In the traffic light example, fraudulent or not, the results of bad detection can be catastrophic. It might be caused by someone with evil intentions or by a few drops of rain. Good testing should detect such anomalies because of the possible high cost of false detection.
In your chatbot example, a false detection will usually result in a “Sorry, I didn’t get that” response, and besides an annoying interface, there’s no harm done. While you obviously want to make sure that false detections are minimized, the cost of false detections are not catastrophic.
Is the system autonomous or not?
In most cases, the cost of false detection is higher with autonomous systems. It’s not always related to life treating situation like in the above traffic light example. But it might still result in a high cost.
A false license plate detection might mean the carpark barrier will not go up in time or a driver could falsely be charged for toll roads.
If the FLOW of the system includes a human which can “fix” AI mistakes, the cost of false detection is usually much lower.
Number of Possible Inputs
In most cases, AI is used where the number of possible inputs is extremely big or practically infinite. For example, in a system used to determine if a given picture is a penguin, the possible inputs are ‘any picture’ by definition
Practically, it’s not important to understand how many possible inputs there are. And obviously, you can’t test all of them. What is required is to determine a solid testing data strategy.
Testing for Number of Inputs
There are few factors that can help reduce the number of test inputs.
The Inputs You Are Interested in Testing
Previously, we discussed multi-layer NN. If, for example, your system is relying on a computer vision (CV) component to identify objects (for example, a system which returns a list of animals in a given picture), you don’t really need to test that component too much or too often. And it can significantly reduce the list of inputs to “list of animals.”
A sanity test for this will be to ask the developers what their code is doing — not the OEM code, but their code. If their code is starting with inputs which can be an animal name, this is your focus, not “any image.”
NN is created in such a way that they group themselves based on the input’s low-level values. This might be too complicated to explain, but if we are searching for penguins, a possible grouping might be “not animals,” “other animals,” or “penguins.” Staying focused on context, if your system should detect penguins, there is little difference between a “chair” and a “table,” meaning, there’s no point in testing all furniture.
Other groupings could be lighting conditions, size, position, colors, etc.

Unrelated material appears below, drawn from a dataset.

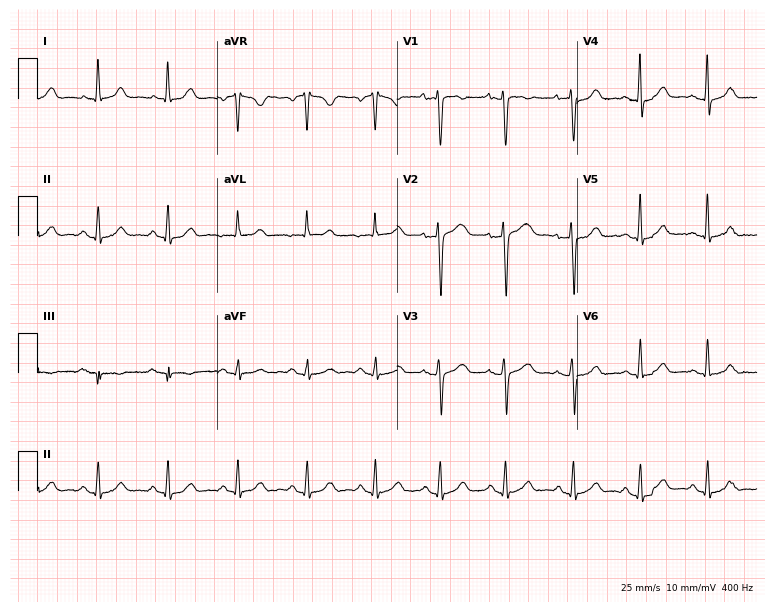
Standard 12-lead ECG recorded from a woman, 56 years old (7.3-second recording at 400 Hz). Read as a normal ECG.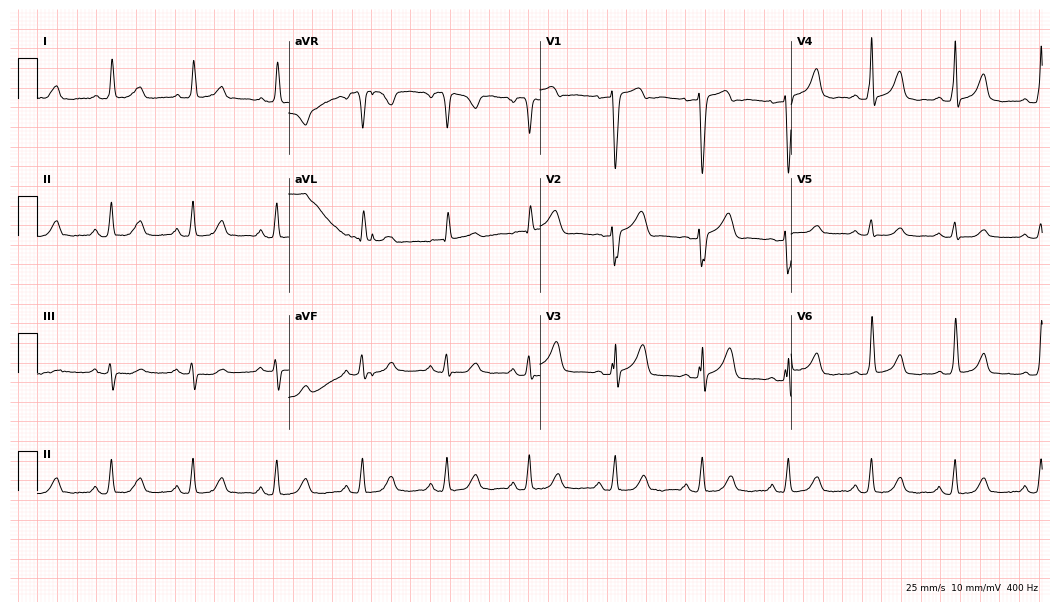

NN tends to be sensitive to slight changes in the inputs. If you are sensitive to those types of testing (i.e. mainly autonomous systems), add some tests which loop through a certain parameter. For example, the same image, but with different lighting conditions.
This is also helpful for non-CV, non-audio inputs. For example, if an NN parameter is an age, try to give vectors of dates with a frequency of a single day.
Trick the System
Part of your “false checking” should include noise-level testing, which includes positive inputs with an added level of noise, such as image noise, audio noise, etc.
While AI testing seems like it can’t be automated, that’s not true. Most testing can be automated if given objective measurements.
- If you have a set of known inputs and have a set of known outputs (even if those are ranges of numbers), it can be automated.
- If you are sitting in front of the system and thinking about how to fail the system, you are doing something wrong.
- If you did it once, it can be added to known inputs and outputs.
- AI is not considered heavy on processing. While there are many possible inputs, the AI is extremely optimized and usually a AI decision should take very little time (in many cases, measured in msec. or less).
- If testing is taking too much time, you might delay the CI cycle, so consider daily and weekly cycles. However, make this decision ONLY if you are suffering from poor performance, not before. As said, AI processing is usually very fast.